Leferink Nicole G H, Heuts Dominic P H M, Fraaije Marco W, van Berkel Willem J H
Laboratory of Biochemistry, Wageningen University, Dreijenlaan 3, 6703 HA Wageningen, The Netherlands.
Arch Biochem Biophys. 2008 Jun 15;474(2):292-301. doi: 10.1016/j.abb.2008.01.027. Epub 2008 Feb 6.
The VAO flavoprotein family is a rapidly growing family of oxidoreductases that favor the covalent binding of the FAD cofactor.

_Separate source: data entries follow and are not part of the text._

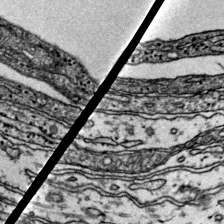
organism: Mouse
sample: Primary visual cortex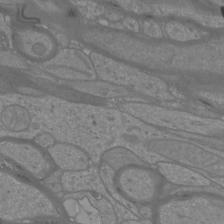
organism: Mouse
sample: Cortical neurons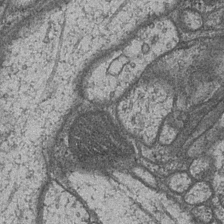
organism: Drosophila
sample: Optic medulla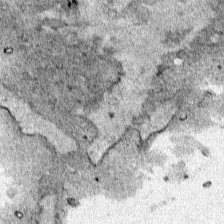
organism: Human
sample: Mitochondria in HCT116 cells

In this review we report on the catalytic properties of some newly discovered VAO family members and their mode of flavin binding. Covalent binding of the flavin is a self-catalytic post-translational modification primarily taking place in oxidases. Covalent flavinylation increases the redox potential of the cofactor and thus its oxidation power. Recent findings have revealed that some members of the VAO family anchor the flavin via a dual covalent linkage (6-S-cysteinyl-8alpha-N1-histidyl FAD). Some VAO-type aldonolactone oxidoreductases favor the non-covalent binding of the flavin cofactor. These enzymes act as dehydrogenases, using cytochrome c as electron acceptor.
VAO黄素蛋白家族是一个快速增长的氧化还原酶家族,其倾向于FAD辅因子的共价结合。在本综述中,我们报告了一些新发现的VAO家族成员的催化特性及其黄素结合模式。黄素的共价结合是一种主要发生在氧化酶中的自催化翻译后修饰。共价黄素化增加了辅因子的氧化还原电位,从而增强了其氧化能力。最近的研究发现,VAO家族的一些成员通过双共价连接(6-S-半胱氨酰基-8α-N1-组氨酰基FAD)固定黄素。一些VAO型醛糖内酯氧化还原酶倾向于黄素辅因子的非共价结合。这些酶作为脱氢酶,使用细胞色素c作为电子受体。